The 2018 Housing Design Awards shortlist reveals that the once reviled back-to-back house is making a comeback, says awards judge and rapporteur David Birkbeck

Buildings.

Words
David Birkbeck

Photos
Tim Soar, Jack Hobhouse, Tim Crocker

Earlier this decade, when sites in the capital were sold in anticipation of rocketing densities enabled by the London Plan, and of the appetite for apartments from foreign investors, developers mused whether they would ever build another ‘house’ in the city. But a range of new house types, including several that are partially or wholly blind on three party walls, show how technology and clever space planning is being used to adapt a form which the 1875 Public Health Act aimed to banish as unfit for habitation.

There has always been an unnatural gap in the efficiency of residential typologies with houses losing their appeal exponentially as their density climbs above 50 homes to the hectare, whereas the density of apartments tends to kick in at twice that.

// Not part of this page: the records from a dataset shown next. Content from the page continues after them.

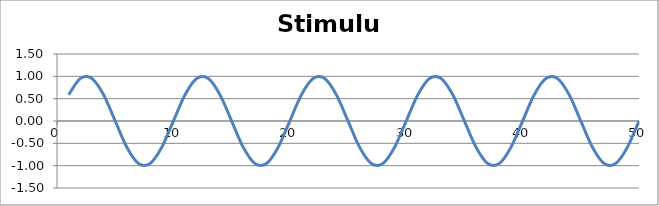
| Category | Stimulus |
|---|---|
| 1.0 | 0.588 |
| 2.0 | 0.951 |
| 3.0 | 0.951 |
| 4.0 | 0.588 |
| 5.0 | 0 |
| 6.0 | -0.588 |
| 7.0 | -0.951 |
| 8.0 | -0.951 |
| 9.0 | -0.588 |
| 10.0 | 0 |
| 11.0 | 0.588 |
| 12.0 | 0.951 |
| 13.0 | 0.951 |
| 14.0 | 0.588 |
| 15.0 | 0 |
| 16.0 | -0.588 |
| 17.0 | -0.951 |
| 18.0 | -0.951 |
| 19.0 | -0.588 |
| 20.0 | 0 |
| 21.0 | 0.588 |
| 22.0 | 0.951 |
| 23.0 | 0.951 |
| 24.0 | 0.588 |
| 25.0 | 0 |
| 26.0 | -0.588 |
| 27.0 | -0.951 |
| 28.0 | -0.951 |
| 29.0 | -0.588 |
| 30.0 | 0 |
| 31.0 | 0.588 |
| 32.0 | 0.951 |
| 33.0 | 0.951 |
| 34.0 | 0.588 |
| 35.0 | 0 |
| 36.0 | -0.588 |
| 37.0 | -0.951 |
| 38.0 | -0.951 |
| 39.0 | -0.588 |
| 40.0 | 0 |
| 41.0 | 0.588 |
| 42.0 | 0.951 |
| 43.0 | 0.951 |
| 44.0 | 0.588 |
| 45.0 | 0 |
| 46.0 | -0.588 |
| 47.0 | -0.951 |
| 48.0 | -0.951 |
| 49.0 | -0.588 |
| 50.0 | 0 |
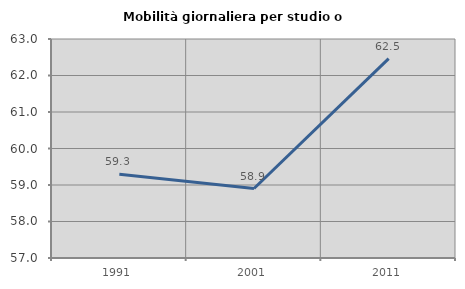
| Category | Mobilità giornaliera per studio o lavoro |
|---|---|
| 1991.0 | 59.298 |
| 2001.0 | 58.903 |
| 2011.0 | 62.462 |

Architects have recently tried to address this problem in various ways. A series of courtyard arrangements, by Proctor & Matthews, showed how to plot linked apartments and houses within the shallow block plan left by bulldozered terrace streets found in Housing Market Renewal zones in the North West. Another example is Alison Brooks Architects’ higher density ‘mews streets’ for Linden Homes at New Hall, Harlow, completed in 2013, which tentatively showed how a house with a ‘blind back’ to a second property could still carve out private amenity space in other places.

But real back-to-backs were still so closely associated with disease and deprivation that when in 2010 Berkeley Group asked for comment on sketch proposals for a town house that had on-plot parking, and a roof terrace as amenity space to three levels of accommodation below, its suggestion that the properties would be joined by three unmitigated blank walls attracted such vilification that the project was driven underground while the designers addressed concerns. That house is now proudly back as the ‘Urban House’.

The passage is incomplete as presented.